Update 1: Although Iceland has shown a willingness to provide asylum to Snowden, the leaker explained that he thought it going to Iceland would have been riskier than Hong Kong. “Leaving the US was an incredible risk, as NSA employees must declare their foreign travel 30 days in advance and are monitored,” Snowden wrote. “There was a distinct possibility I would be interdicted en route, so I had to travel with no advance booking to a country with the cultural and legal framework to allow me to work without being immediately detained. Hong Kong provided that.” Iceland could be pushed harder, quicker, before the public could have a chance to make their feelings known, and I would not put that past the current US administration.”

Edward Snowden, who confessed to leaking classified documents about the United States’ governments surveillance operations, declined during a Q&A Monday to say how many more documents will be revealed or how many reporters had them. But he did say that the “US Government is not going to be able to cover this up by jailing or murdering me.”

Snowden began answering questions during a Q&A forum at the Gaurdian newspaper, with questions coming in through comments and on Twitter.

Snowden defended Pfc. Bradley Manning, who is currently in his third week of court martial proceedings in which he is being charged with aiding the enemy for leaking documents to WikiLeaks. Snowden also defended WikiLeaks’ work.
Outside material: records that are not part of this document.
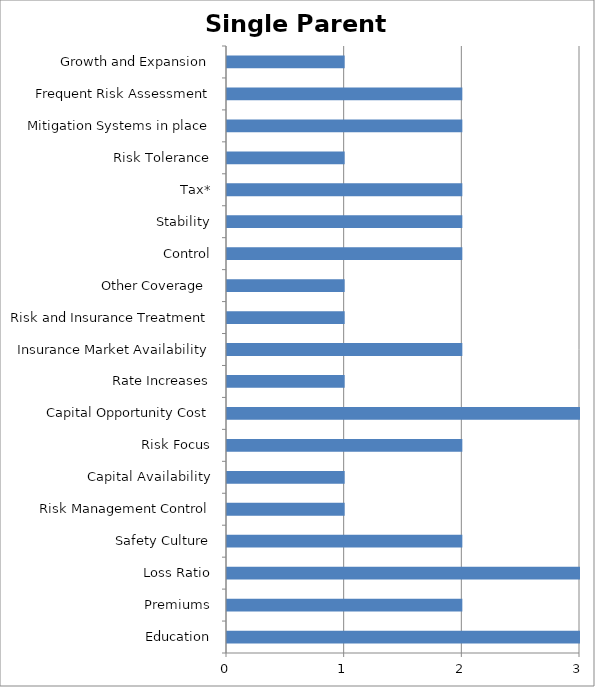
| Category | Series 0 |
|---|---|
| Education | 3 |
| Premiums | 2 |
| Loss Ratio | 3 |
| Safety Culture | 2 |
| Risk Management Control | 1 |
| Capital Availability | 1 |
| Risk Focus | 2 |
| Capital Opportunity Cost | 3 |
| Rate Increases | 1 |
| Insurance Market Availability | 2 |
| Risk and Insurance Treatment | 1 |
| Other Coverage  | 1 |
| Control | 2 |
| Stability | 2 |
| Tax* | 2 |
| Risk Tolerance | 1 |
| Mitigation Systems in place | 2 |
| Frequent Risk Assessment | 2 |
| Growth and Expansion | 1 |

Wikileaks is a legitimate journalistic outlet and they carefully redacted all of their releases in accordance with a judgment of public interest. The unredacted release of cables was due to the failure of a partner journalist to control a passphrase. However, I understand that many media outlets used the argument that "documents were dumped" to smear Manning, and want to make it clear that it is not a valid assertion here.

This post will be updated as Snowden answers more questions.